Между тем привычная нацеленность читающей и критикующей массы на традиционное, «геройное» восприятие литературы не соответствовала новым, действительно эпохальным явлениям в художественном сознании. В XIX веке «центральным «персонажем» литературного процесса» стал создатель произведения, «центральной категорией поэтики – не стиль или жанр, а автор». [365] В русском классическом романе была выработана, а затем в иных жанрах Чеховым усовершенствована новая система воплощения смысла произведения, при которой непосредственная связь этого смысла с действующими лицами сменилась сложно опосредованной связью, «бесконечным лабиринтом сцеплений», говоря словами Толстого, когда главным героем произведения, по его же определению, становилась «правда», сообщаемая автором собеседнику-читателю. К концу столетия Толстой формулировал суть этого соотношения: «Что бы ни изображал художник: святых, разбойников, царей, лакеев, – мы ищем и видим только душу самого художника» (62, 269).
364
Короленко В. Г. Из дневников // В. Г. Короленко о литературе. М., 1957. С. 415.
365
Аверинцев С. С, Андреев М. Л., Гаспаров М. Л., Гринцер П. А., Михайлов А. В. Категории поэтики в смене литературных эпох // Историческая поэтика: Литературные эпохи и типы художественного сознания. М., 1994. С. 33.
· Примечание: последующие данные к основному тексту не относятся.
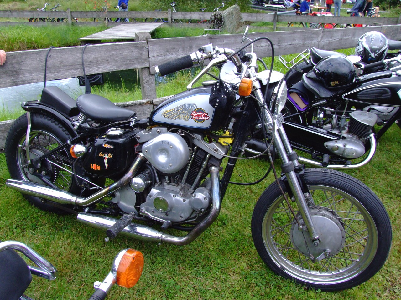 Quelle: selbst fotografiert, 08/2006 Fotograf: Späth Chr.
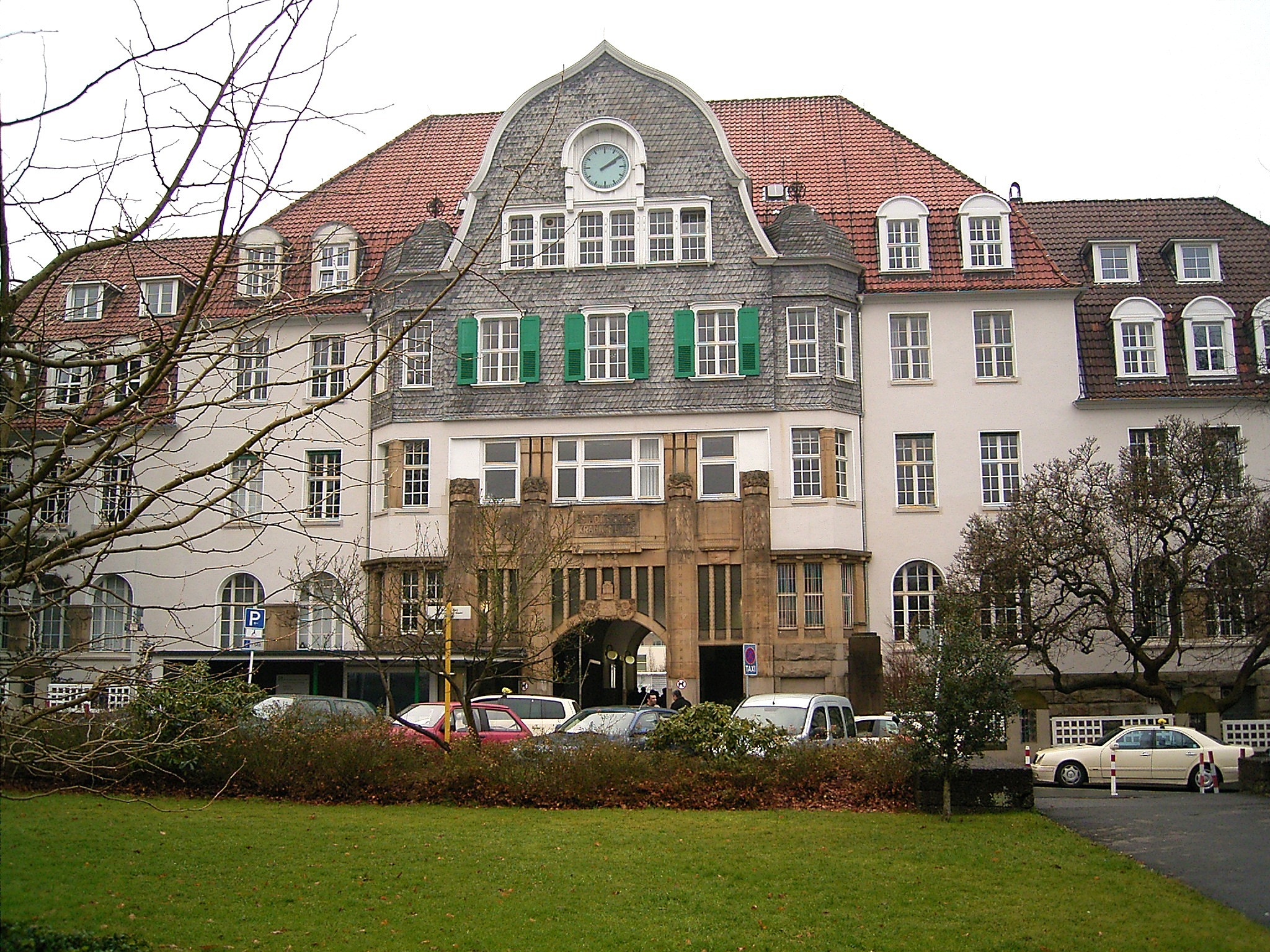 Wuppertal-Barmen, Helios Klinikum
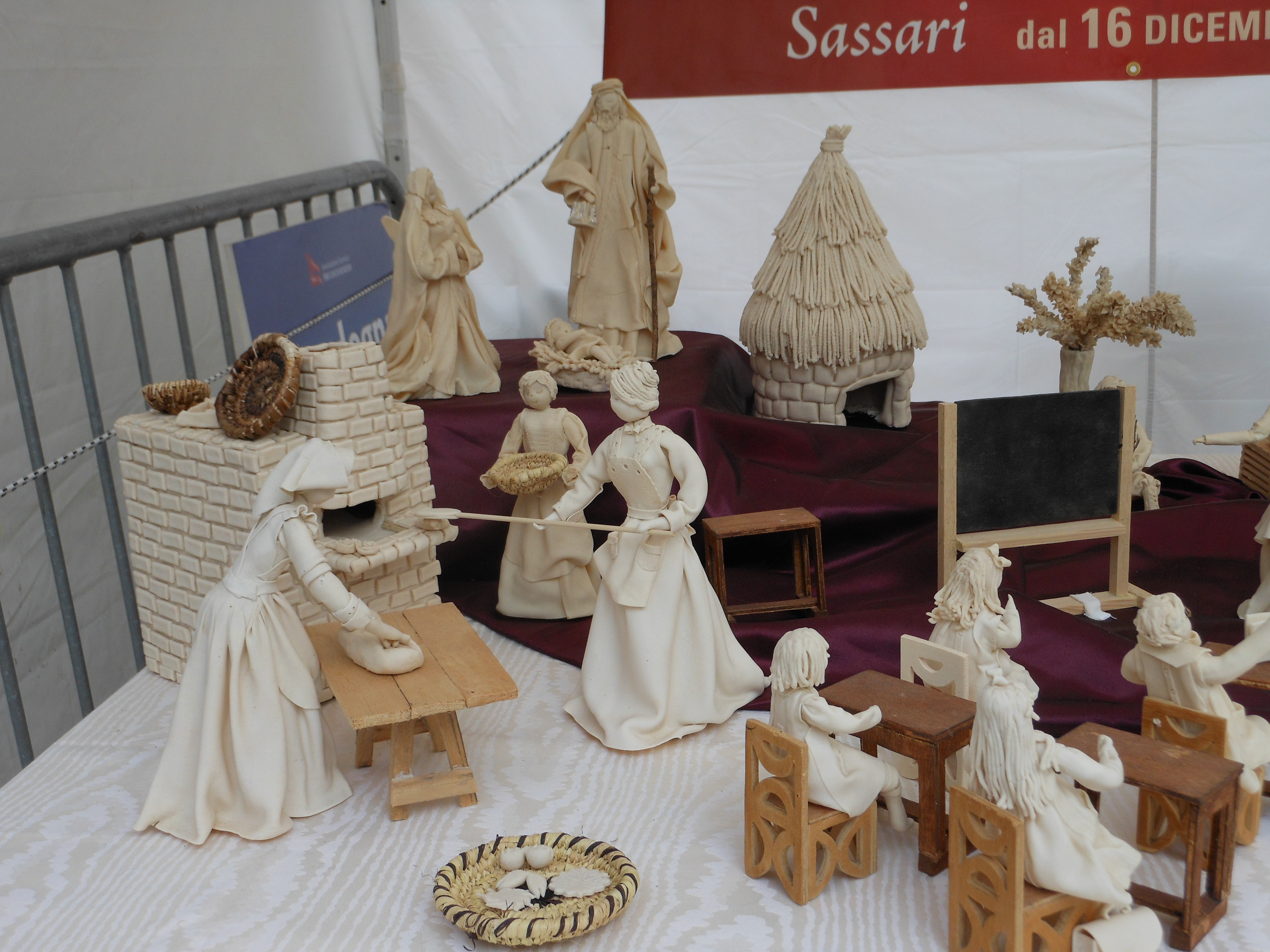 Pane tradizionale
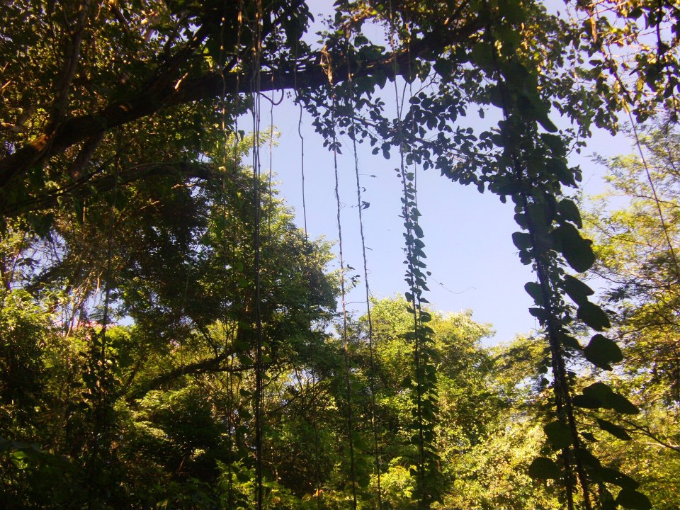 Centro montañoso.
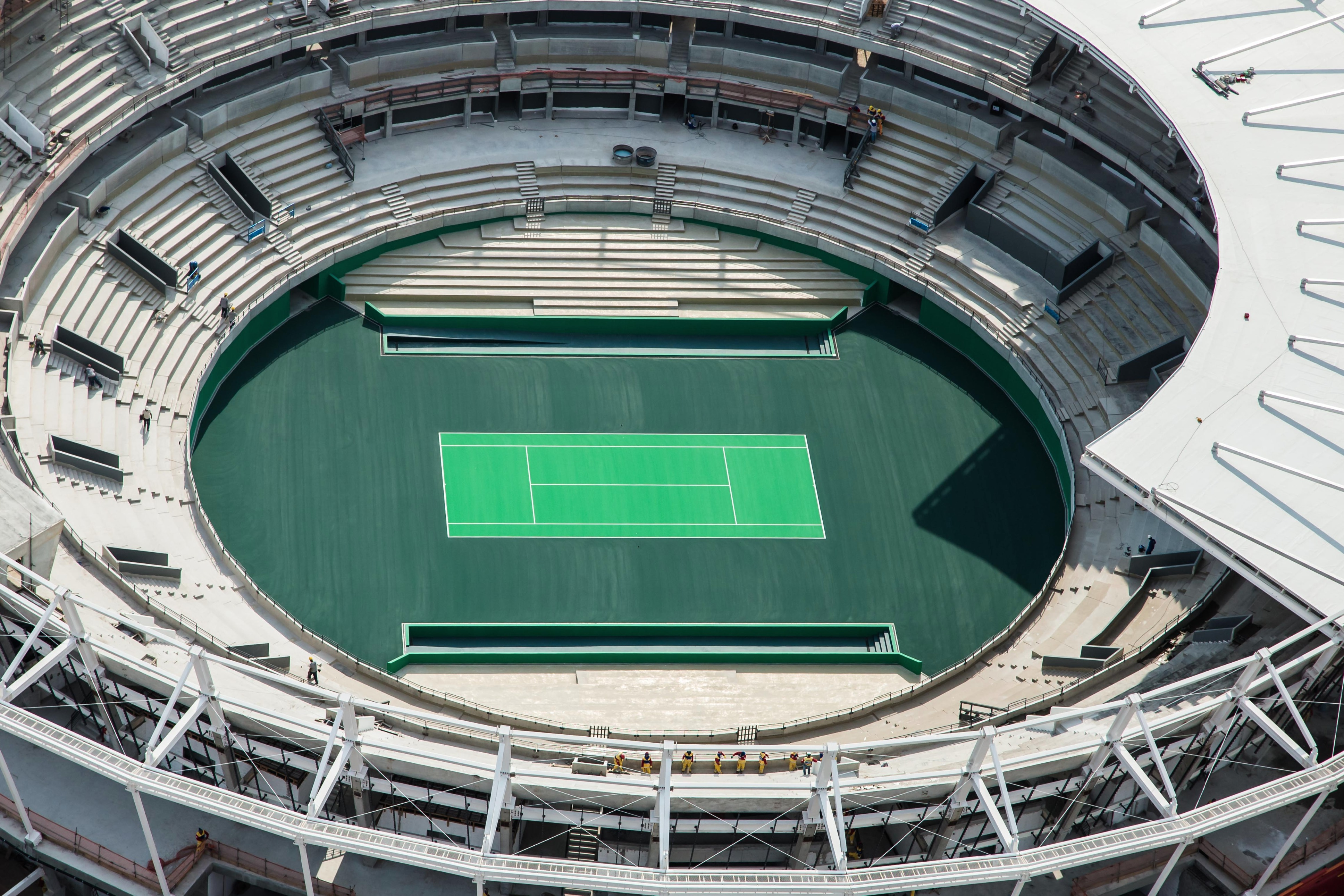 Centro Olímpico de Tenis - Octubre 2015. Foto: Renato Sette Camara / Alcaldía de Río de Janeiro
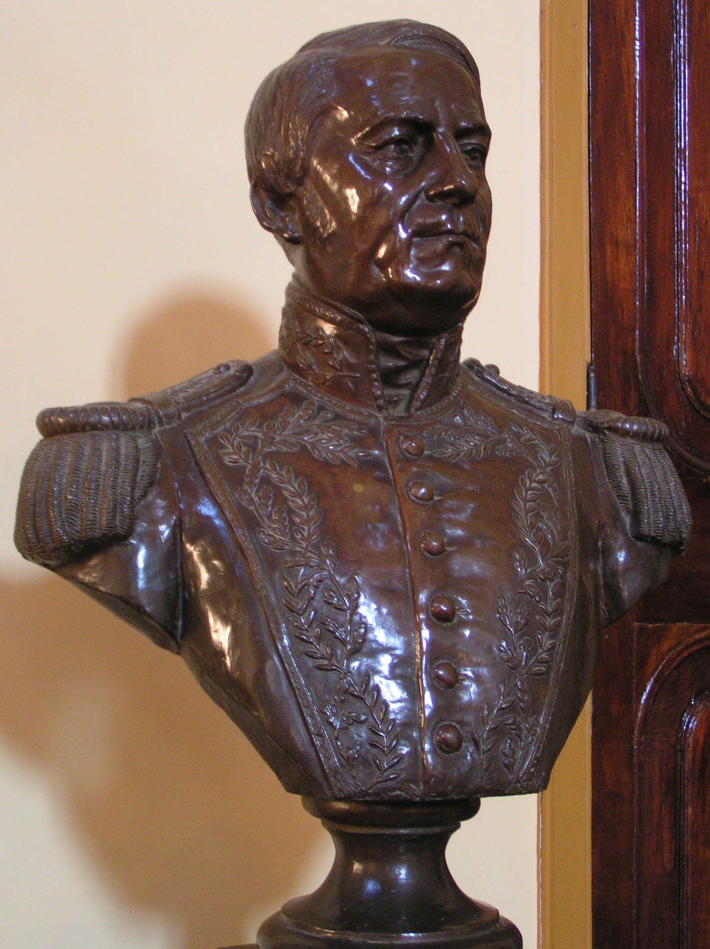 Busto de Pedro Ferré, ca. 1928. Autor desconocido. En el Salón Dorado de la Casa de Gobierno de Corrientes
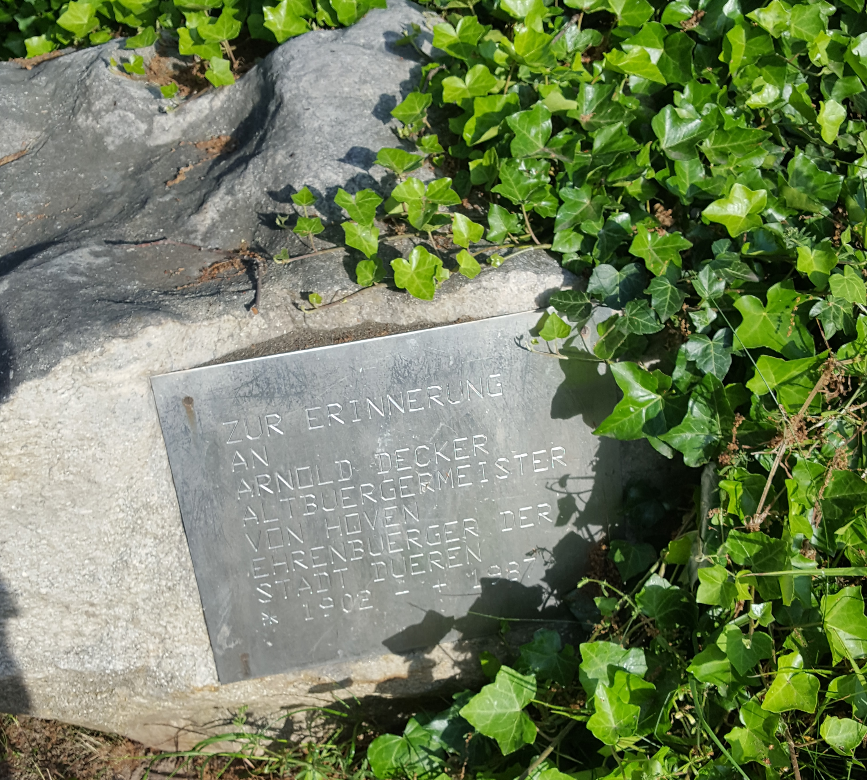 Der Gedenkstein von Arnold-Decker, mittlerweile leicht überwachsen.
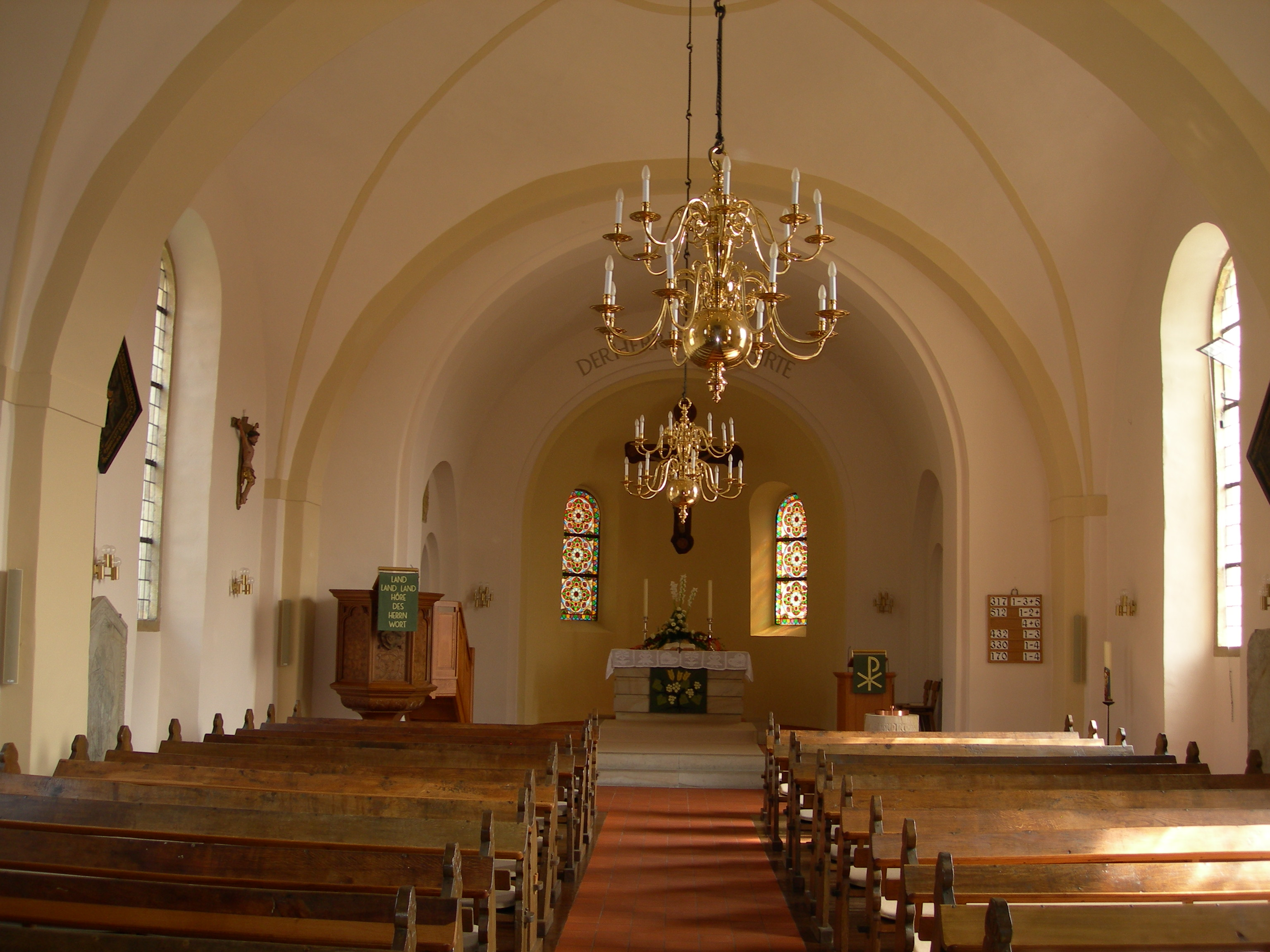 Urbankirche (Holte): Blick auf den Altar
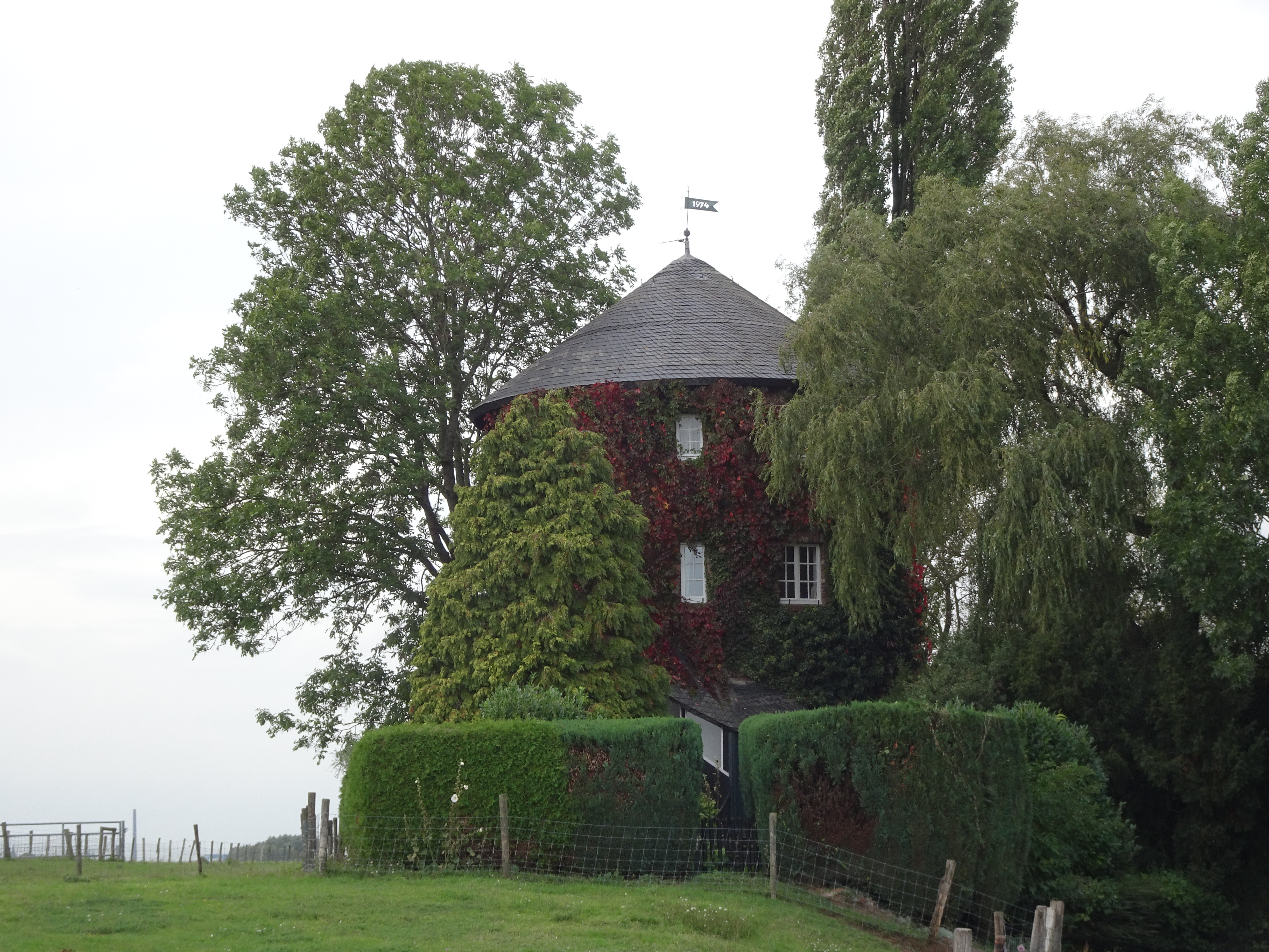 Emmerich am Rhein-Dornick, Dornicker Mühle This is a photograph of an architectural monument.
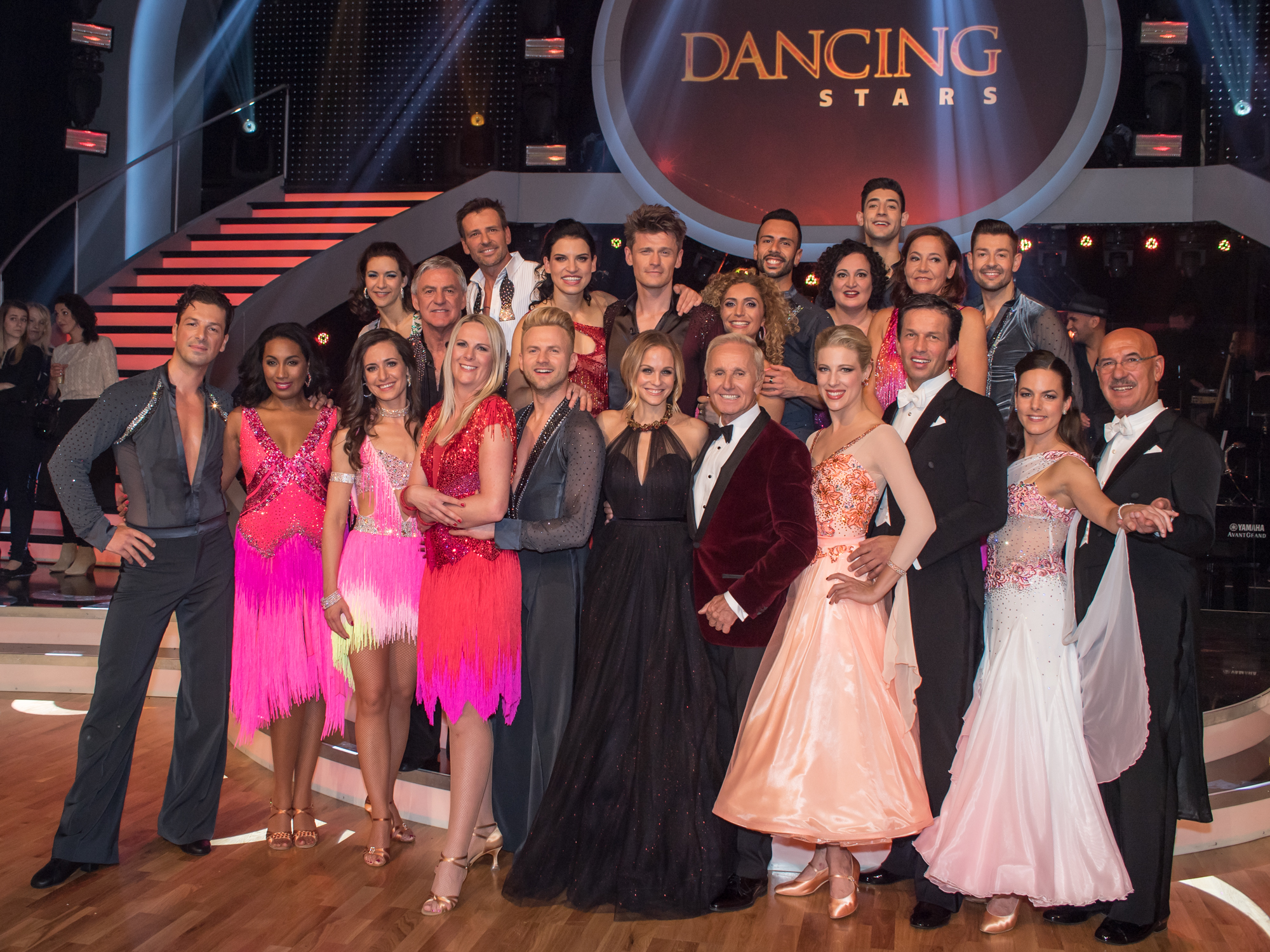 ORF Dancing Stars am 31. März 2017. Bild zeigt Gruppenbild der Teilnehmer.

Там, где писатель-натуралист ограничивается конструированием персонажа, наделенного актуальными признаками «героя времени», у писателя-реалиста герой – лишь одна из проекций авторского видения мира. Созданная им художественная модель человека – отправная точка разговора с читателем-собеседником; она включается в широкую систему способов выражения авторского познания, отношения, оценки, творческой смелости.
Сам Толстой бесконечно экспериментировал с разнообразными формами выражения «правды» и «души художника». «Героецентричные» модели при этом были частным случаем (как в «Отце Сергии», «Алеше Горшке» и «Хаджи-Мурате»). В других произведениях это были варианты либо с двумя равнозначными героями (как в «Воскресении», а еще раньше в «Анне Карениной»), либо со сменой функций и места героев по ходу произведения (как в «Хозяине и работнике»), либо вообще без центрального героя, с множеством сменяющих один другого персонажей (как в «Фальшивом купоне»). Писатели же натуралисты, используя выработанную до них модель, строили свои произведения, как правило, по единому шаблону: с противопоставлением центрального персонажа, наделенного признаками «героя времени», выразителя злобы дня, остальным действующим лицам.
Основная разграничительная линия между старым и новым, значительным и преходящим в эту литературную эпоху, видимо, и пролегала здесь. Толстой и Чехов, раздвигая границы реализма, исследовали новые пути и модели выражения художественного смысла. Писатели-натуралисты абсолютизировали лишь один из возможных, «геройный» компонент в построении литературного произведения, сосредоточивались в первую очередь на миметической стороне своих творений. Ни по-настоящему новых героев, ни обновления художественного языка при столь шаблонном использовании традиции не было найдено.